Yeah, Your Feelings Are Important

In philosophy you’re supposed to use arguments to get to the truth. Ideally you and another bro with a different opinion go back and forth lobbing criticisms at the other person’s point of view. There isn’t an end point because philosophers never stop talking. There’s always something else to be critiqued, another point to mention, and another scenario to consider.

From outside, it might appear that the “point” of philosophy is to get somewhere, to arrive at the destination of wisdom. Spoiler alert: this never happens. This isn’t something philosophy promises from the beginning.

I think philosophy is more internally focused than this. Philosophy has strengths and weaknesses- it’s really great at helping you think about your beliefs and actions but it really sucks at delivering a capital a Answer to what you should be doing, thinking or feeling. What I mean is that you should read philosophy and think about philosophy and talk to people about philosophy insofar as it helps you think about whatever is important to you.

The reason that philosophy acts more like a mirror than a vehicle is that we’re not logic-based beings. As unpopular as this opinion is, we’re ruled a lot more by feelings and emotions than reason. We’re rooted to the things we care about in this life, no matter how stupid they are. So, for all your dinner table arguments with your parents about political philosophy the determining factor when you get to the voting booth is your feelings and experience- even if your dad has argued a more convincing case than you have.

So, philosophy can help you determine how you feel about something by asking reason-based questions. It can shed light on your own biases, but there’s got to be a visceral connection as well. It can lead you to water, but it can’t make you drink.

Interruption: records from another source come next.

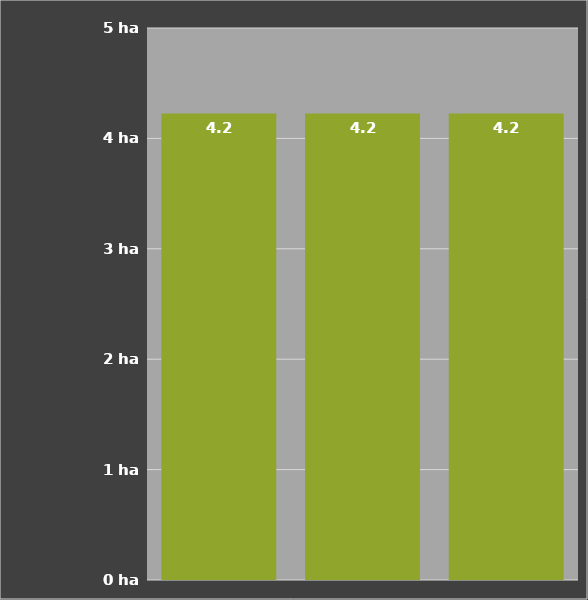
| Category | Flächenleistung
je Std. ("netto") |
|---|---|
| 0 | 4.225 |
| 1 | 4.225 |
| 2 | 4.225 |

An experience can change your mind about something you firmly believe, a relationship with someone who believes differently than you can do that, earnest self exploration can do it, but an argument can’t.

When is it going to be okay to talk about the limitations of reason? We’re people, not equations. Believing in something is a complicated and layered course of action that we steer with all parts of ourselves. Is it funny that marketers understand this but philosophers don’t?